# [Data under study]
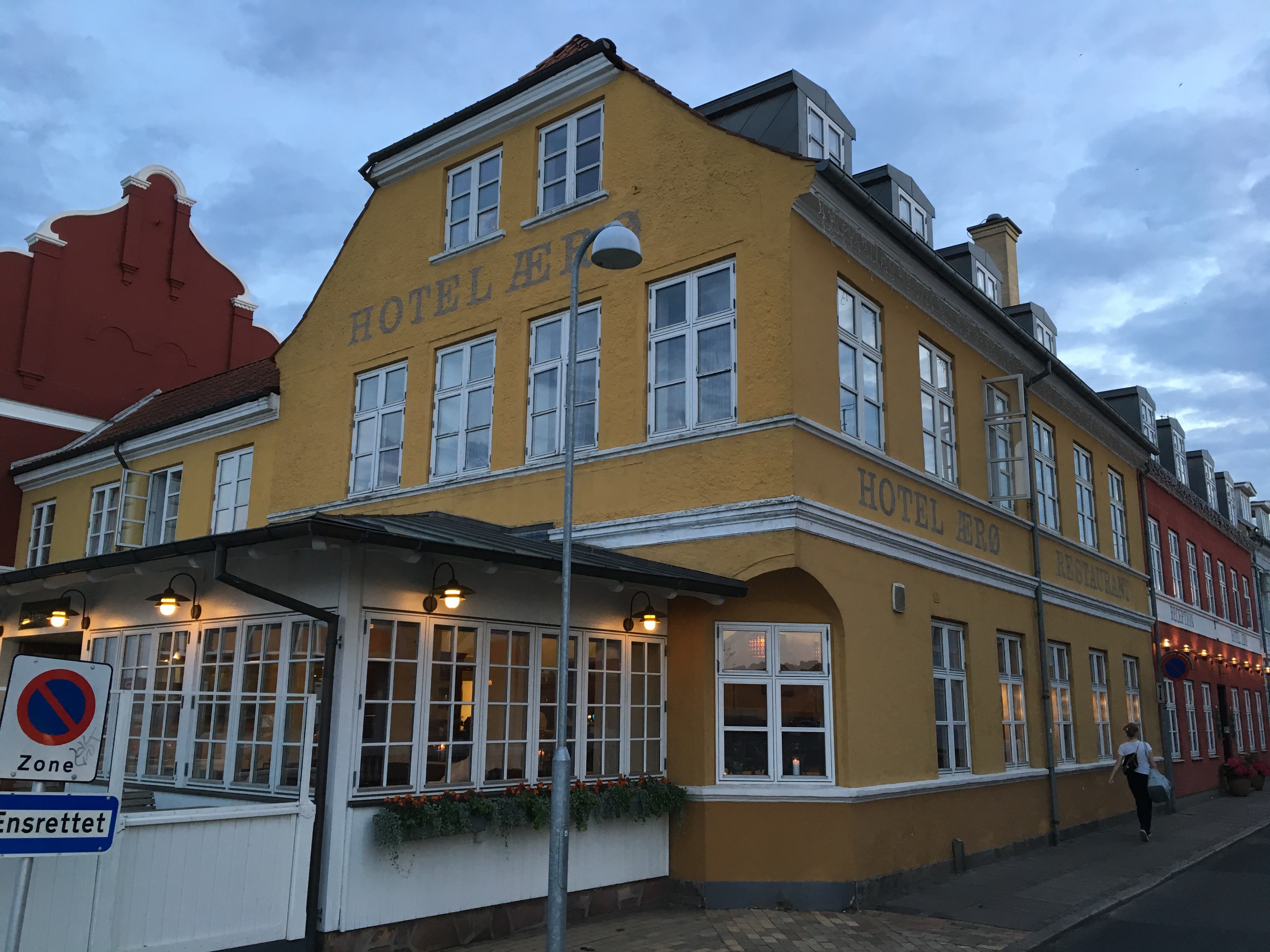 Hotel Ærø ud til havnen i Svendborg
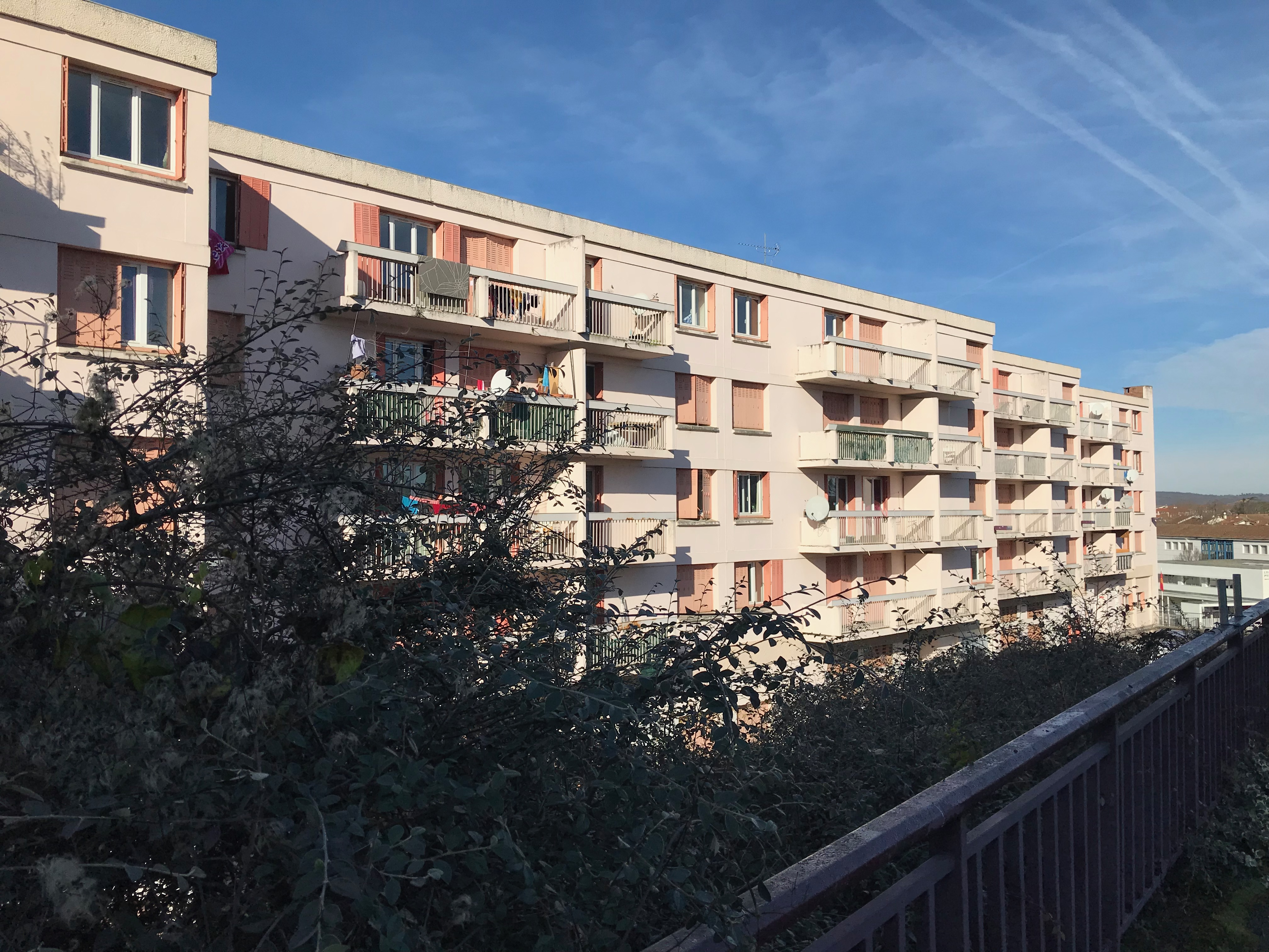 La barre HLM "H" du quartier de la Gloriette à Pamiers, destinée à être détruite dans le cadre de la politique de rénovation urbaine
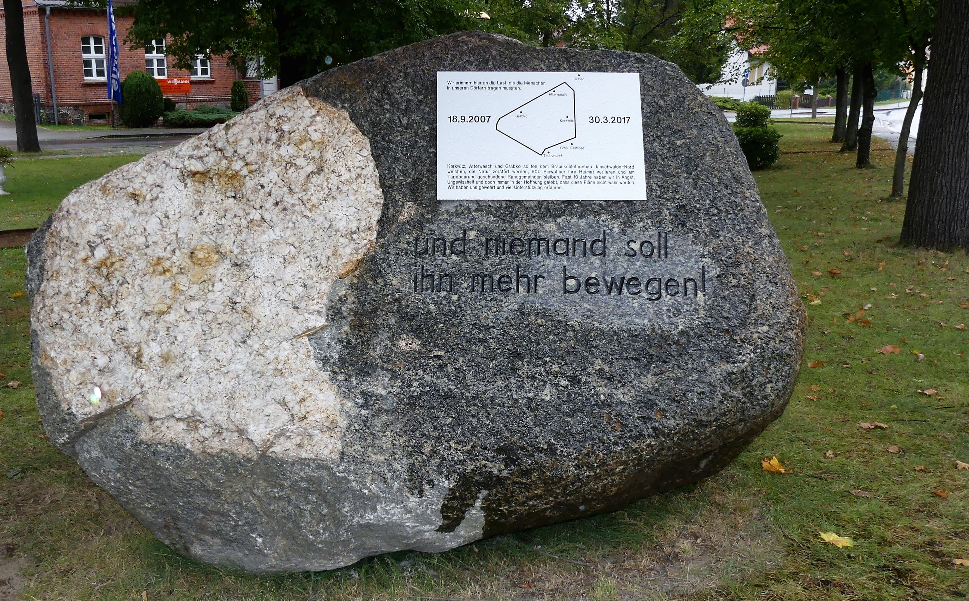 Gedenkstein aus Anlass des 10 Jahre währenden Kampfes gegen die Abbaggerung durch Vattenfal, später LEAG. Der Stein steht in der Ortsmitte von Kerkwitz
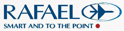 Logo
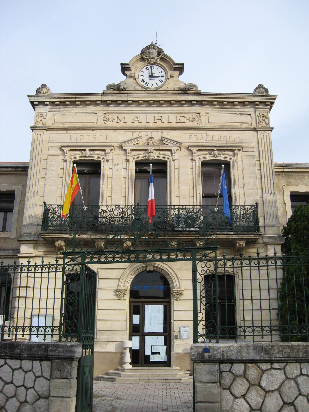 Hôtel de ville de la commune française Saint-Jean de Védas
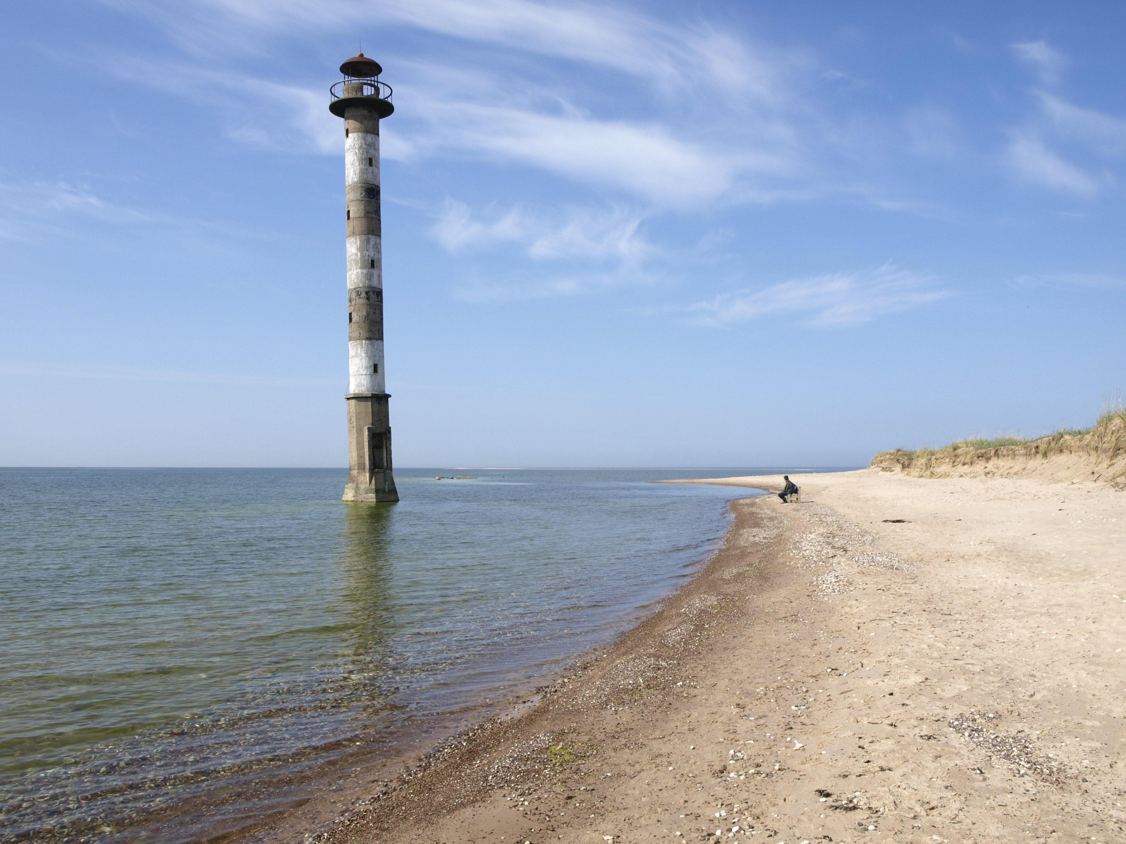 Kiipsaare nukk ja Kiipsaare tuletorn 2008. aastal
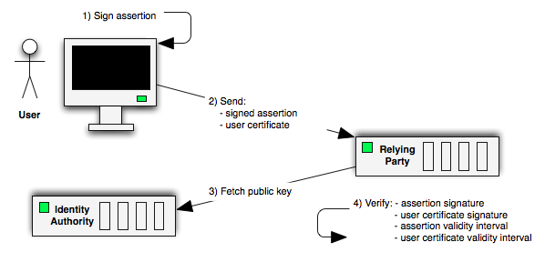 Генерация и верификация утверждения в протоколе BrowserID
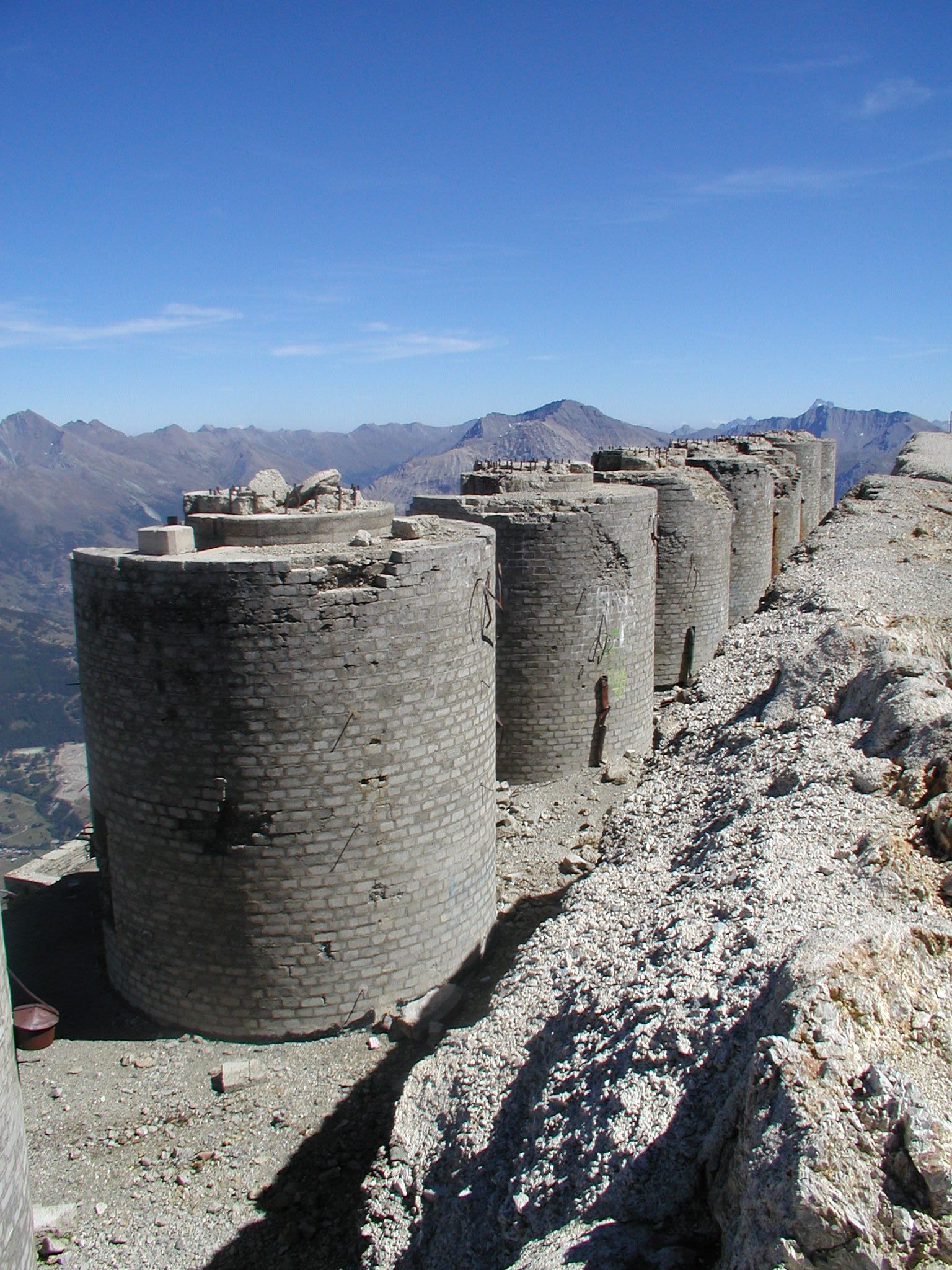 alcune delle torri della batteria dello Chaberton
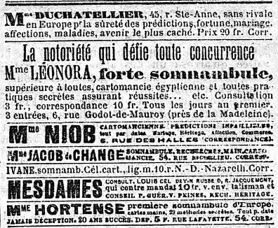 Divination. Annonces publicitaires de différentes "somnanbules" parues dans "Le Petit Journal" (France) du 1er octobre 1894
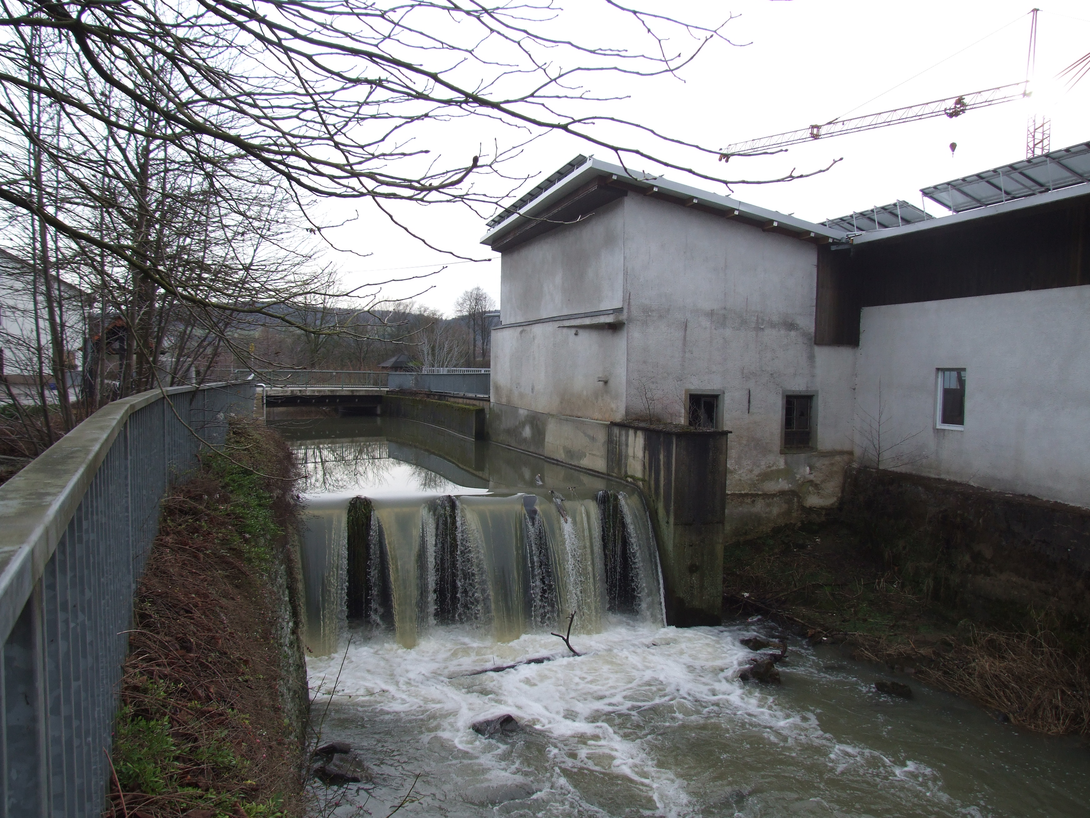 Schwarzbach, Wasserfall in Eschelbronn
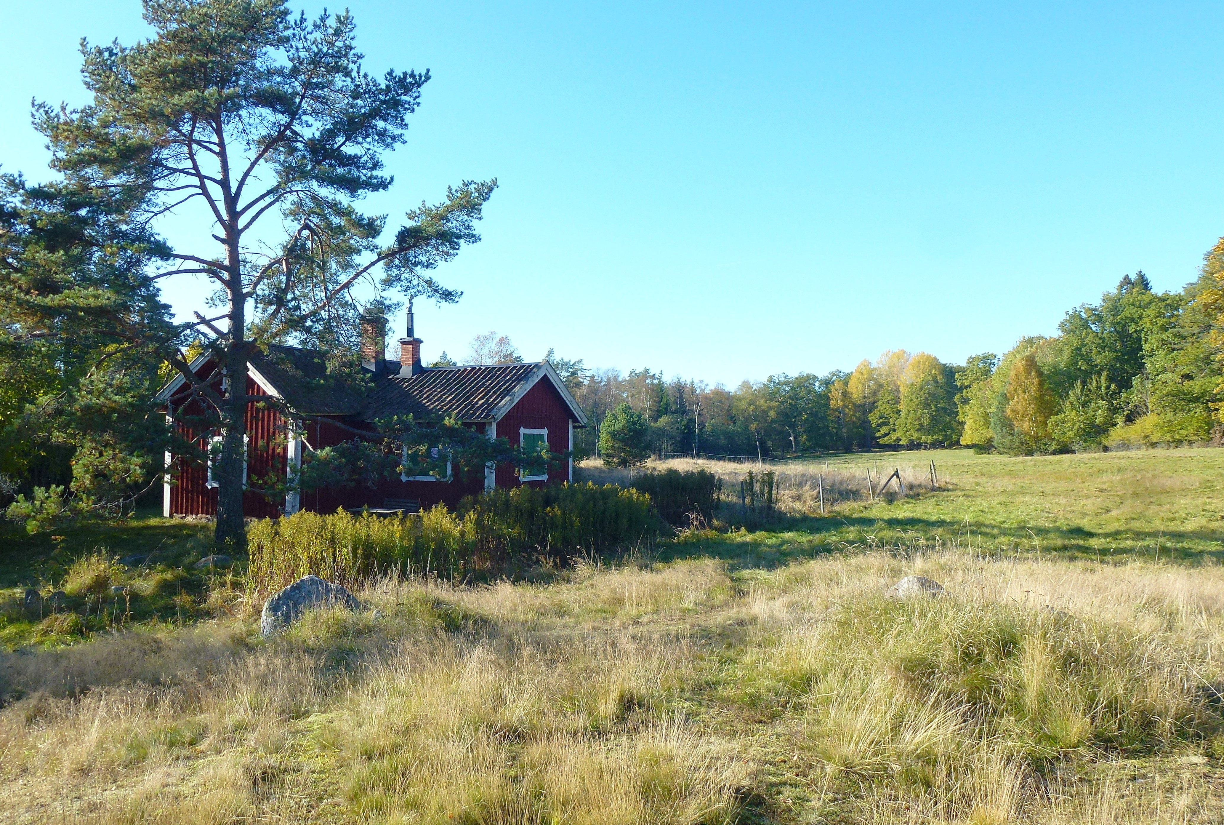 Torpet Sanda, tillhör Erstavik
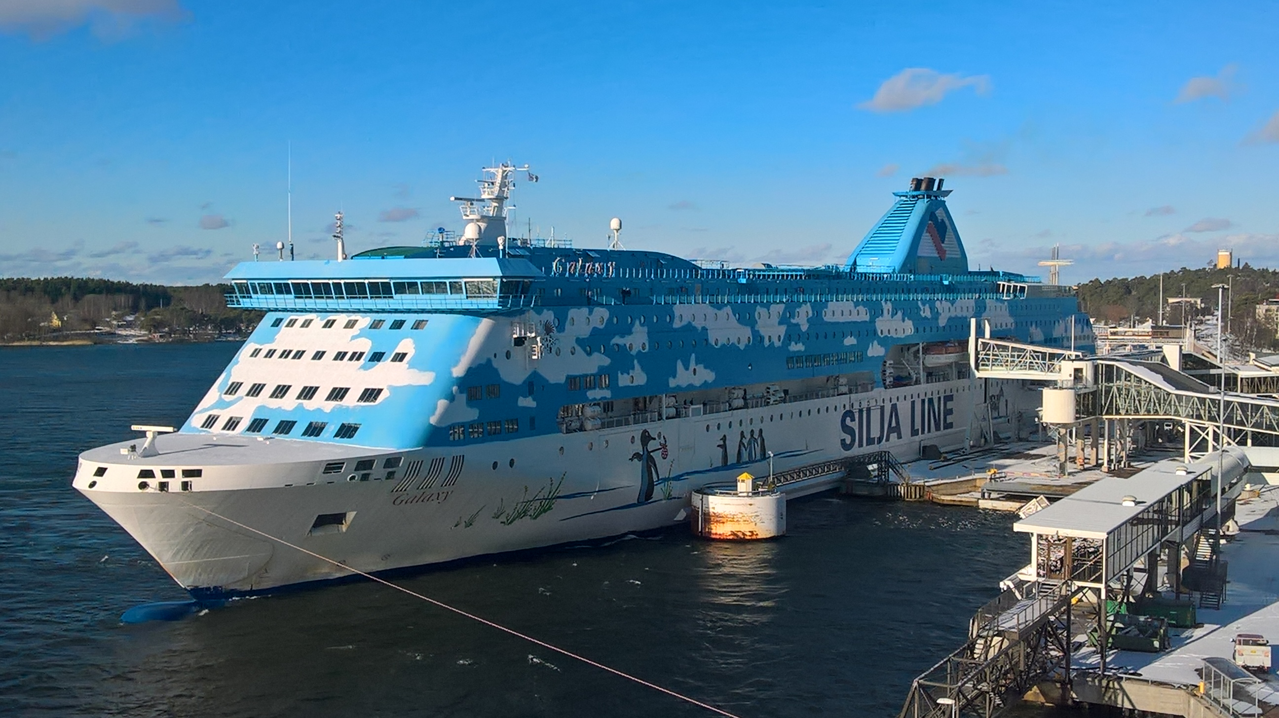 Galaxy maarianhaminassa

# [Task]
Reproduce the data word for word without its images.

# [Task answer]
 Hotel Ærø ud til havnen i Svendborg
 La barre HLM "H" du quartier de la Gloriette à Pamiers, destinée à être détruite dans le cadre de la politique de rénovation urbaine
 Gedenkstein aus Anlass des 10 Jahre währenden Kampfes gegen die Abbaggerung durch Vattenfal, später LEAG. Der Stein steht in der Ortsmitte von Kerkwitz
 Logo
 Hôtel de ville de la commune française Saint-Jean de Védas
 Kiipsaare nukk ja Kiipsaare tuletorn 2008. aastal
 Генерация и верификация утверждения в протоколе BrowserID
 alcune delle torri della batteria dello Chaberton
 Divination. Annonces publicitaires de différentes "somnanbules" parues dans "Le Petit Journal" (France) du 1er octobre 1894
 Schwarzbach, Wasserfall in Eschelbronn
 Torpet Sanda, tillhör Erstavik
 Galaxy maarianhaminassa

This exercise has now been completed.